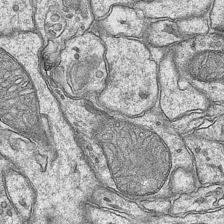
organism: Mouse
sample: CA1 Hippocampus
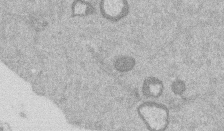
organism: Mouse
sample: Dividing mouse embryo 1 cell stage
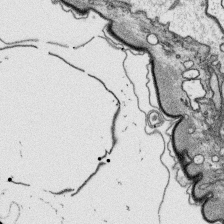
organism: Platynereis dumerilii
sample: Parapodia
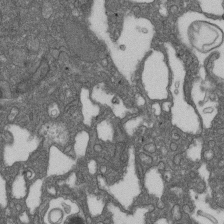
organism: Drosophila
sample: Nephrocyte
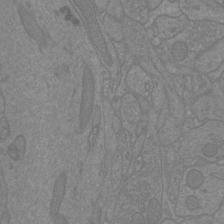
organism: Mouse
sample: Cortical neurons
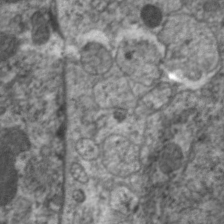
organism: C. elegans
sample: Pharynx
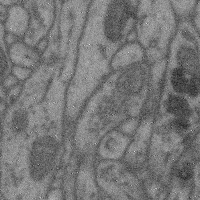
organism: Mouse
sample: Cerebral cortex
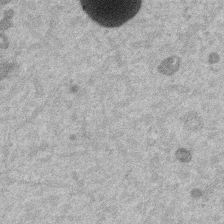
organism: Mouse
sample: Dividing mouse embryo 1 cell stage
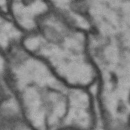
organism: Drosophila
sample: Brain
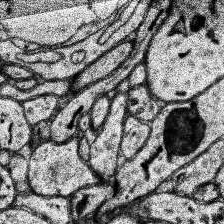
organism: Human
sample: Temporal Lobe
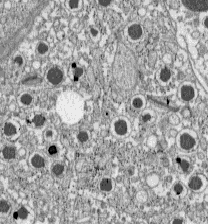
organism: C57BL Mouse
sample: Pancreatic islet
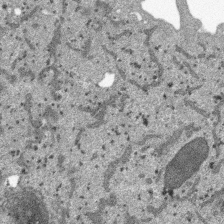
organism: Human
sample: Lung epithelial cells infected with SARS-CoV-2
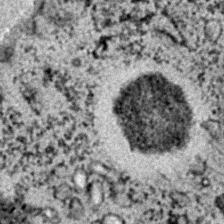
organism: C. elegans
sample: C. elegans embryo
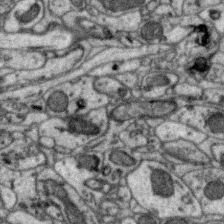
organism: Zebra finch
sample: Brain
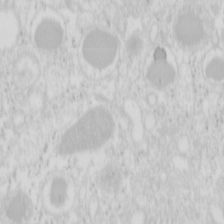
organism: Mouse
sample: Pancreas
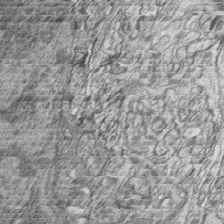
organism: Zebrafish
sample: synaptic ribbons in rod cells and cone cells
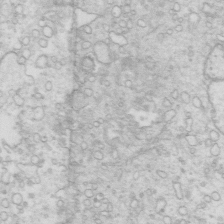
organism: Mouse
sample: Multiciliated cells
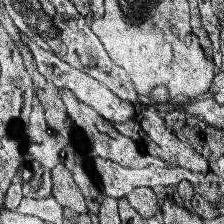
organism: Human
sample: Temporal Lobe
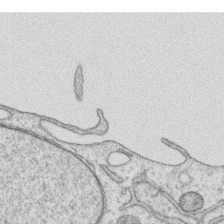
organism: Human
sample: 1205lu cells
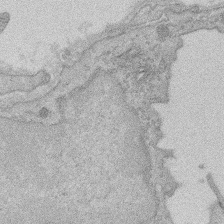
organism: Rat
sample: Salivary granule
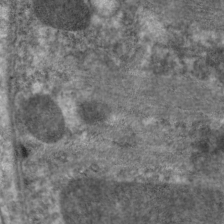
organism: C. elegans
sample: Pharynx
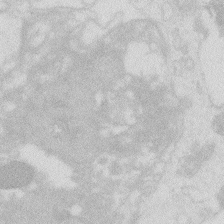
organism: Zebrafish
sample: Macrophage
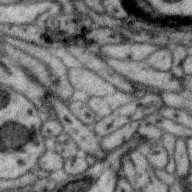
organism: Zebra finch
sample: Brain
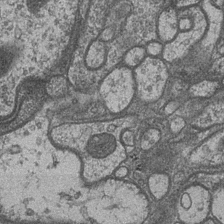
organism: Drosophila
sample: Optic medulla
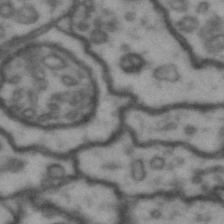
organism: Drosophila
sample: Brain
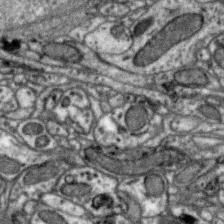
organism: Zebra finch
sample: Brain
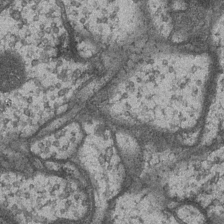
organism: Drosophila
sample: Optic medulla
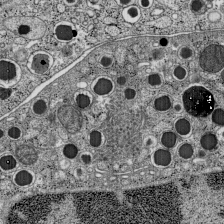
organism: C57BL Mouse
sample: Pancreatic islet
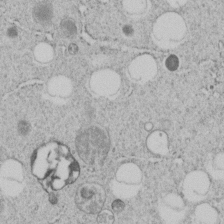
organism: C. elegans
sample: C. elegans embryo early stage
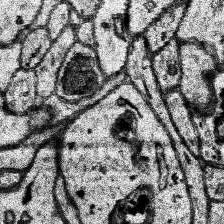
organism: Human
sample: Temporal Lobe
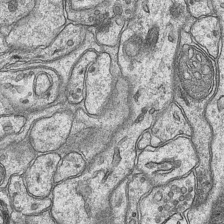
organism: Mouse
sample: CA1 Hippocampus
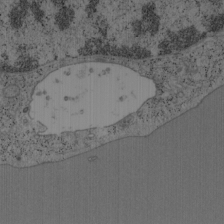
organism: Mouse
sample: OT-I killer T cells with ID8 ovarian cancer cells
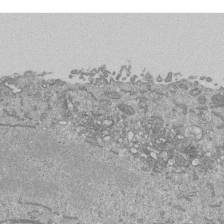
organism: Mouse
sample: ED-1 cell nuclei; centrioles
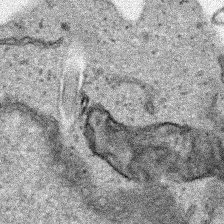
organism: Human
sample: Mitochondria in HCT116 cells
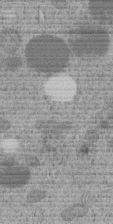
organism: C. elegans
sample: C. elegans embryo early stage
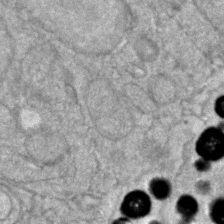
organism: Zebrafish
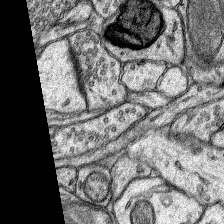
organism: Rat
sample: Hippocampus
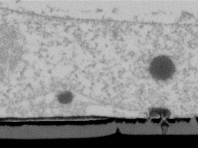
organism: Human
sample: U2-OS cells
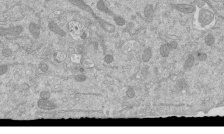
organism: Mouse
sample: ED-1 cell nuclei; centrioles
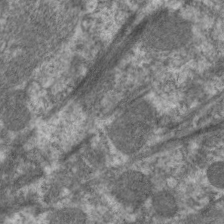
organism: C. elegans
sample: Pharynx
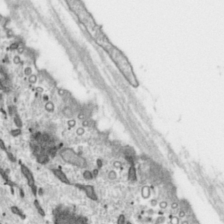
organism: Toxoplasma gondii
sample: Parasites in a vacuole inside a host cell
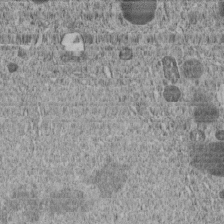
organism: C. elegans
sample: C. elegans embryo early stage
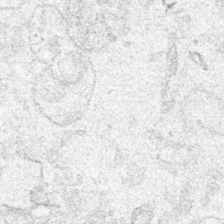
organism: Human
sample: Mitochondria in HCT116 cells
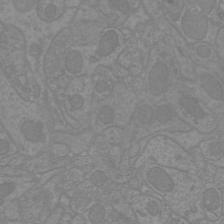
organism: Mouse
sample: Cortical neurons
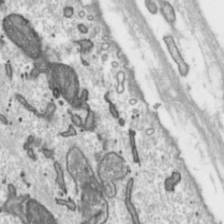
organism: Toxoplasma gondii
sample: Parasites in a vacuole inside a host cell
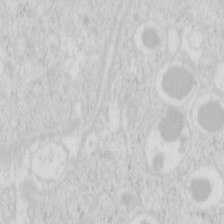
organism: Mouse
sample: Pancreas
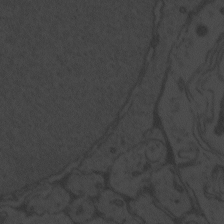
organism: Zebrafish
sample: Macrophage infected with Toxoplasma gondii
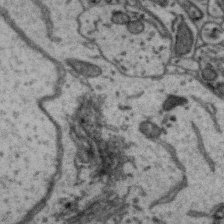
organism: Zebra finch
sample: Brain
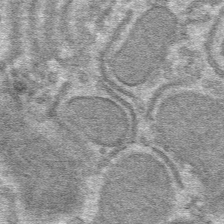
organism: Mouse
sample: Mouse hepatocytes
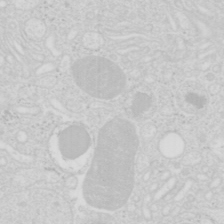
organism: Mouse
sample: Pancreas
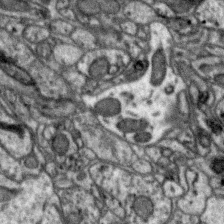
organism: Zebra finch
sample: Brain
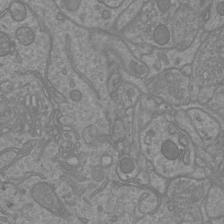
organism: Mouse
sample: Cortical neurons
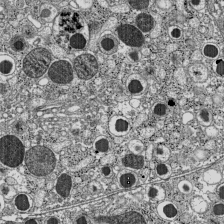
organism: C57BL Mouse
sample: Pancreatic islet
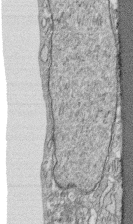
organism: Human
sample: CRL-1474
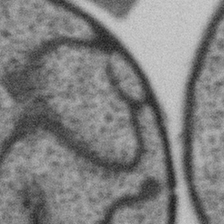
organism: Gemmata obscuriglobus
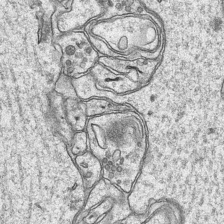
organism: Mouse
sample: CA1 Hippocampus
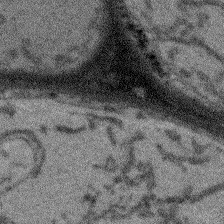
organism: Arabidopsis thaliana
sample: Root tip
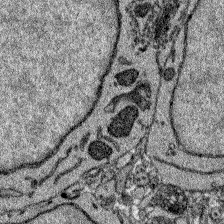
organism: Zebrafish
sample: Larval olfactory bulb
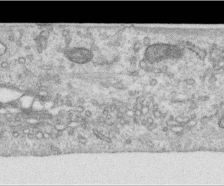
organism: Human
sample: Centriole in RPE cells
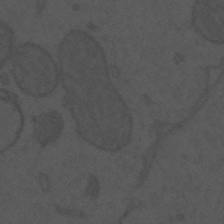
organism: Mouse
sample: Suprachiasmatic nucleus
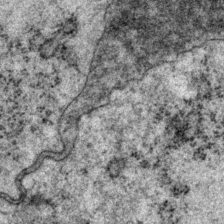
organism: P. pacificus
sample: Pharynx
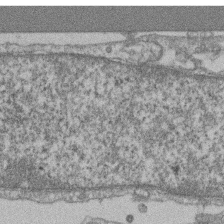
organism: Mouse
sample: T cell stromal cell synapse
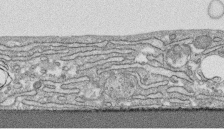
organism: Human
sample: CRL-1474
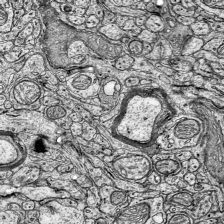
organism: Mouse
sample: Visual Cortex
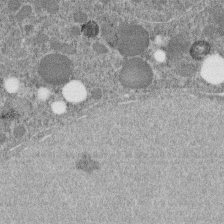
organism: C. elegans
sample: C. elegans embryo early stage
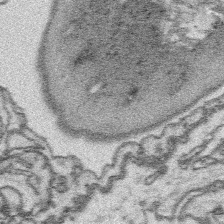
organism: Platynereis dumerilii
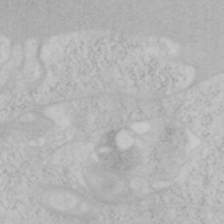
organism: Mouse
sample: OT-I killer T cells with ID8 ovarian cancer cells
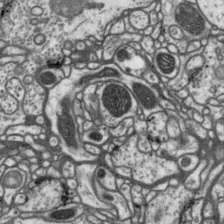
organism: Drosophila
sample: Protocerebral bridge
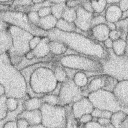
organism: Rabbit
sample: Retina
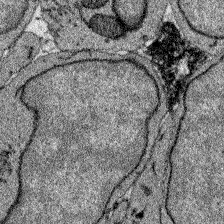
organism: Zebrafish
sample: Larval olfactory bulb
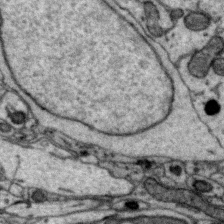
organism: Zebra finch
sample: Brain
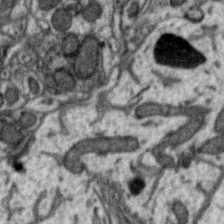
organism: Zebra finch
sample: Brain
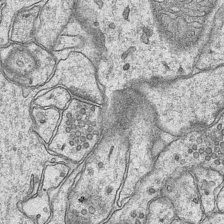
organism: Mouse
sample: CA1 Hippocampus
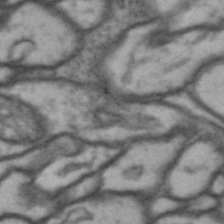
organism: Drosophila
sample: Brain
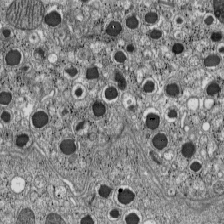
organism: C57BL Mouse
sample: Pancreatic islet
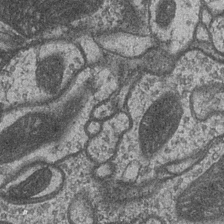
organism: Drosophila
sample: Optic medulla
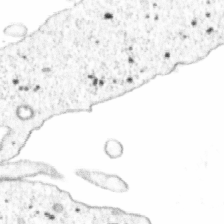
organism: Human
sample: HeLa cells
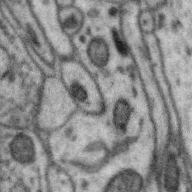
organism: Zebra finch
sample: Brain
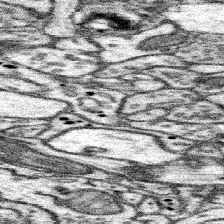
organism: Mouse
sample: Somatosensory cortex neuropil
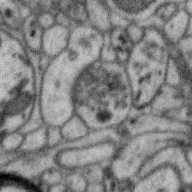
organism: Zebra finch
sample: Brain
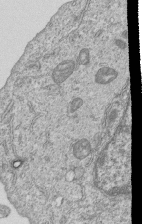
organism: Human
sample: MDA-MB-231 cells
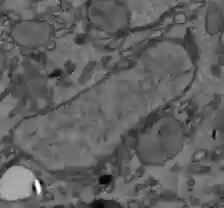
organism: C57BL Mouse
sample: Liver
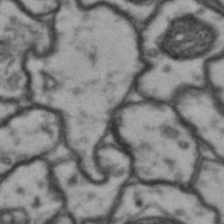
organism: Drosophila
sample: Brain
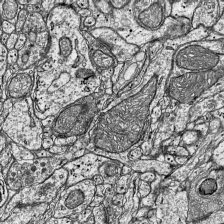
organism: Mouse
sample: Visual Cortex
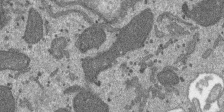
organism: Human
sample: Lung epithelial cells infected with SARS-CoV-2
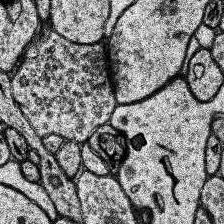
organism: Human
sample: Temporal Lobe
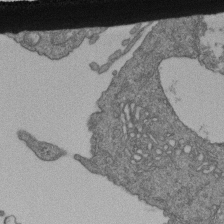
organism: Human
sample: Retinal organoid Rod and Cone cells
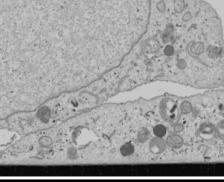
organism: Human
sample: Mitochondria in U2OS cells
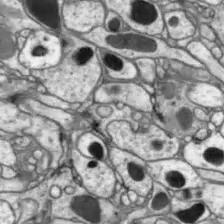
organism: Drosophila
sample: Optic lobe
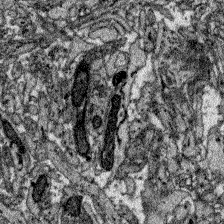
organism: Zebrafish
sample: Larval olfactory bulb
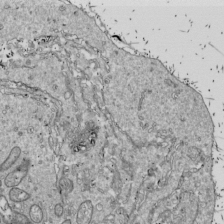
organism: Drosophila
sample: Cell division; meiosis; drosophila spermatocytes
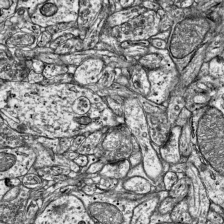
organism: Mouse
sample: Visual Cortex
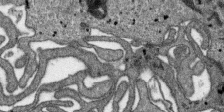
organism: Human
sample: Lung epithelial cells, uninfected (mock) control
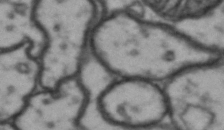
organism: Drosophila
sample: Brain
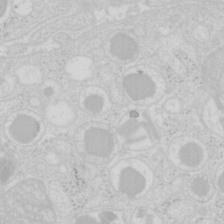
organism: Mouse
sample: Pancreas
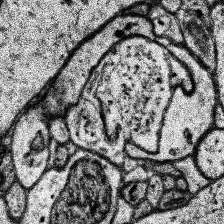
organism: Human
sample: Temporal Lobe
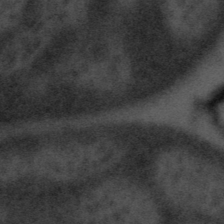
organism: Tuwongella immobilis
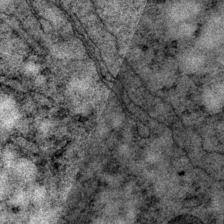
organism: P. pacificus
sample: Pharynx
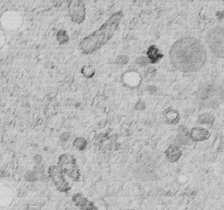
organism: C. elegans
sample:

__________

*Your instructions*. Print each line above exactly as it appears, excluding all images.

*Reply to the task*.
organism: Mouse
sample: CA1 Hippocampus
organism: Mouse
sample: Dividing mouse embryo 1 cell stage
organism: Platynereis dumerilii
sample: Parapodia
organism: Drosophila
sample: Nephrocyte
organism: Mouse
sample: Cortical neurons
organism: C. elegans
sample: Pharynx
organism: Mouse
sample: Cerebral cortex
organism: Mouse
sample: Dividing mouse embryo 1 cell stage
organism: Drosophila
sample: Brain
organism: Human
sample: Temporal Lobe
organism: C57BL Mouse
sample: Pancreatic islet
organism: Human
sample: Lung epithelial cells infected with SARS-CoV-2
organism: C. elegans
sample: C. elegans embryo
organism: Zebra finch
sample: Brain
organism: Mouse
sample: Pancreas
organism: Zebrafish
sample: synaptic ribbons in rod cells and cone cells
organism: Mouse
sample: Multiciliated cells
organism: Human
sample: Temporal Lobe
organism: Human
sample: 1205lu cells
organism: Rat
sample: Salivary granule
organism: C. elegans
sample: Pharynx
organism: Zebrafish
sample: Macrophage
organism: Zebra finch
sample: Brain
organism: Drosophila
sample: Optic medulla
organism: Drosophila
sample: Brain
organism: Zebra finch
sample: Brain
organism: Drosophila
sample: Optic medulla
organism: C57BL Mouse
sample: Pancreatic islet
organism: C. elegans
sample: C. elegans embryo early stage
organism: Human
sample: Temporal Lobe
organism: Mouse
sample: CA1 Hippocampus
organism: Mouse
sample: OT-I killer T cells with ID8 ovarian cancer cells
organism: Mouse
sample: ED-1 cell nuclei; centrioles
organism: Human
sample: Mitochondria in HCT116 cells
organism: C. elegans
sample: C. elegans embryo early stage
organism: Zebrafish
organism: Rat
sample: Hippocampus
organism: Human
sample: U2-OS cells
organism: Mouse
sample: ED-1 cell nuclei; centrioles
organism: C. elegans
sample: Pharynx
organism: Toxoplasma gondii
sample: Parasites in a vacuole inside a host cell
organism: C. elegans
sample: C. elegans embryo early stage
organism: Human
sample: Mitochondria in HCT116 cells
organism: Mouse
sample: Cortical neurons
organism: Toxoplasma gondii
sample: Parasites in a vacuole inside a host cell
organism: Mouse
sample: Pancreas
organism: Zebrafish
sample: Macrophage infected with Toxoplasma gondii
organism: Zebra finch
sample: Brain
organism: Mouse
sample: Mouse hepatocytes
organism: Mouse
sample: Pancreas
organism: Zebra finch
sample: Brain
organism: Mouse
sample: Cortical neurons
organism: C57BL Mouse
sample: Pancreatic islet
organism: Human
sample: CRL-1474
organism: Gemmata obscuriglobus
organism: Mouse
sample: CA1 Hippocampus
organism: Arabidopsis thaliana
sample: Root tip
organism: Zebrafish
sample: Larval olfactory bulb
organism: Human
sample: Centriole in RPE cells
organism: Mouse
sample: Suprachiasmatic nucleus
organism: P. pacificus
sample: Pharynx
organism: Mouse
sample: T cell stromal cell synapse
organism: Human
sample: CRL-1474
organism: Mouse
sample: Visual Cortex
organism: C. elegans
sample: C. elegans embryo early stage
organism: Platynereis dumerilii
organism: Mouse
sample: OT-I killer T cells with ID8 ovarian cancer cells
organism: Drosophila
sample: Protocerebral bridge
organism: Rabbit
sample: Retina
organism: Zebrafish
sample: Larval olfactory bulb
organism: Zebra finch
sample: Brain
organism: Zebra finch
sample: Brain
organism: Mouse
sample: CA1 Hippocampus
organism: Drosophila
sample: Brain
organism: C57BL Mouse
sample: Pancreatic islet
organism: Drosophila
sample: Optic medulla
organism: Human
sample: HeLa cells
organism: Zebra finch
sample: Brain
organism: Mouse
sample: Somatosensory cortex neuropil
organism: Zebra finch
sample: Brain
organism: Human
sample: MDA-MB-231 cells
organism: C57BL Mouse
sample: Liver
organism: Drosophila
sample: Brain
organism: Mouse
sample: Visual Cortex
organism: Human
sample: Lung epithelial cells infected with SARS-CoV-2
organism: Human
sample: Temporal Lobe
organism: Human
sample: Retinal organoid Rod and Cone cells
organism: Human
sample: Mitochondria in U2OS cells
organism: Drosophila
sample: Optic lobe
organism: Zebrafish
sample: Larval olfactory bulb
organism: Drosophila
sample: Cell division; meiosis; drosophila spermatocytes
organism: Mouse
sample: Visual Cortex
organism: Human
sample: Lung epithelial cells, uninfected (mock) control
organism: Drosophila
sample: Brain
organism: Mouse
sample: Pancreas
organism: Human
sample: Temporal Lobe
organism: Tuwongella immobilis
organism: P. pacificus
sample: Pharynx
organism: C. elegans
sample:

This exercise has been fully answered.